▶ [Requirement]: Print everything in the records exactly. Leave the pictures out.

Start of Entries provided

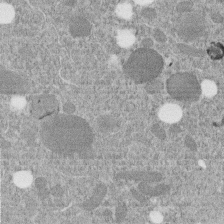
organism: C. elegans
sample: C. elegans embryo early stage
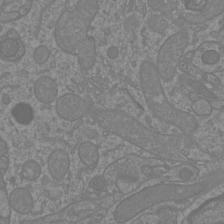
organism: Mouse
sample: Cortical neurons
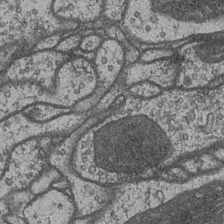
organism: Drosophila
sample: Optic medulla
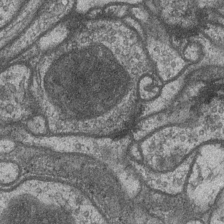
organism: Drosophila
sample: Optic medulla
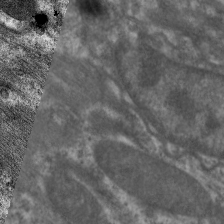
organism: C. elegans
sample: Pharynx
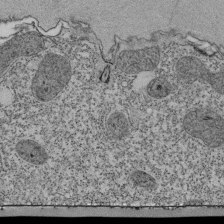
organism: Tetrahymena
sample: Cilia in tetrahymena
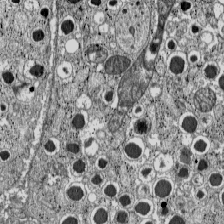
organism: C57BL Mouse
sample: Pancreatic islet
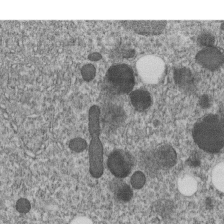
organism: C. elegans
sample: C. elegans embryo early stage
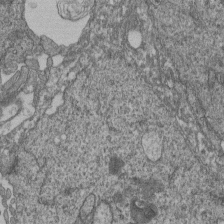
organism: Human
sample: Retinal organoid Rod and Cone cells
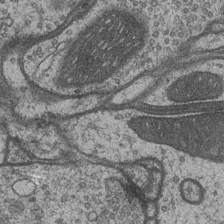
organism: Drosophila
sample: Optic medulla
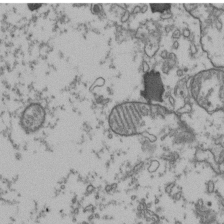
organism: Human
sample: Activated Jurkat CD4+ T cells
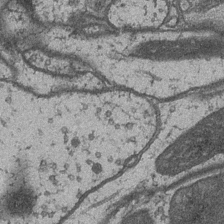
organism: Drosophila
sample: Optic medulla
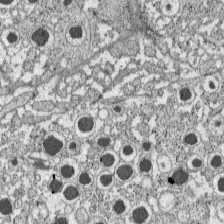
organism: C57BL Mouse
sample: Pancreatic islet
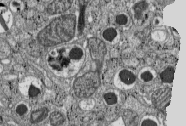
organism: C57BL Mouse
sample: Pancreatic islet
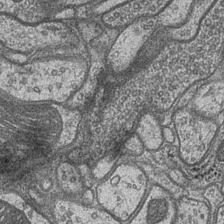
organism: Drosophila
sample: Optic medulla
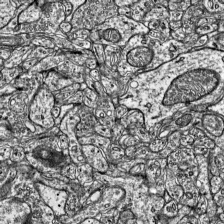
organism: Mouse
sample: Visual Cortex
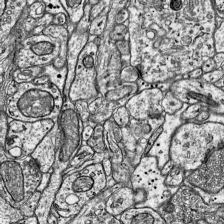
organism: Mouse
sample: Visual Cortex
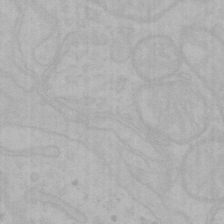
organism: Mouse
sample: Choroid plexus
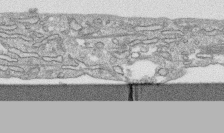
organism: Human
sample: CRL-1474
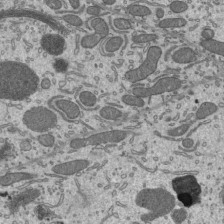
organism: Mouse
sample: Mouse epididymis efferent ductule cilia
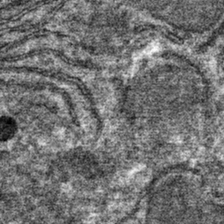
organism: Mouse
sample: Mouse hepatocytes
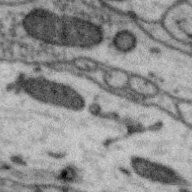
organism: Zebra finch
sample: Brain
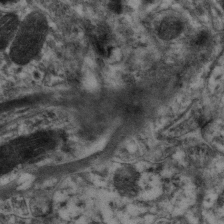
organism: Mouse
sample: Neocortex
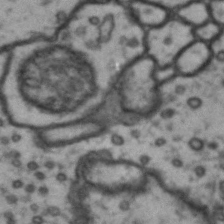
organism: Drosophila
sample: Brain
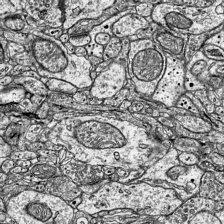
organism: Mouse
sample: Visual Cortex
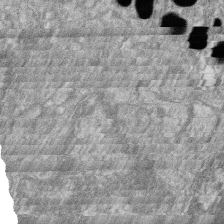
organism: Zebrafish
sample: Cilia; retinal pigment epithelium
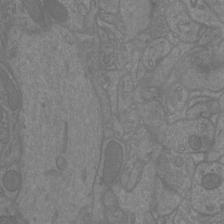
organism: Mouse
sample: Cortical neurons
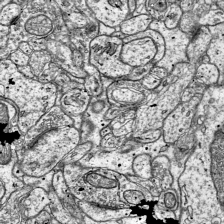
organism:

End of Entries provided

▶ [Your solution]:
organism: C. elegans
sample: C. elegans embryo early stage
organism: Mouse
sample: Cortical neurons
organism: Drosophila
sample: Optic medulla
organism: Drosophila
sample: Optic medulla
organism: C. elegans
sample: Pharynx
organism: Tetrahymena
sample: Cilia in tetrahymena
organism: C57BL Mouse
sample: Pancreatic islet
organism: C. elegans
sample: C. elegans embryo early stage
organism: Human
sample: Retinal organoid Rod and Cone cells
organism: Drosophila
sample: Optic medulla
organism: Human
sample: Activated Jurkat CD4+ T cells
organism: Drosophila
sample: Optic medulla
organism: C57BL Mouse
sample: Pancreatic islet
organism: C57BL Mouse
sample: Pancreatic islet
organism: Drosophila
sample: Optic medulla
organism: Mouse
sample: Visual Cortex
organism: Mouse
sample: Visual Cortex
organism: Mouse
sample: Choroid plexus
organism: Human
sample: CRL-1474
organism: Mouse
sample: Mouse epididymis efferent ductule cilia
organism: Mouse
sample: Mouse hepatocytes
organism: Zebra finch
sample: Brain
organism: Mouse
sample: Neocortex
organism: Drosophila
sample: Brain
organism: Mouse
sample: Visual Cortex
organism: Zebrafish
sample: Cilia; retinal pigment epithelium
organism: Mouse
sample: Cortical neurons
organism:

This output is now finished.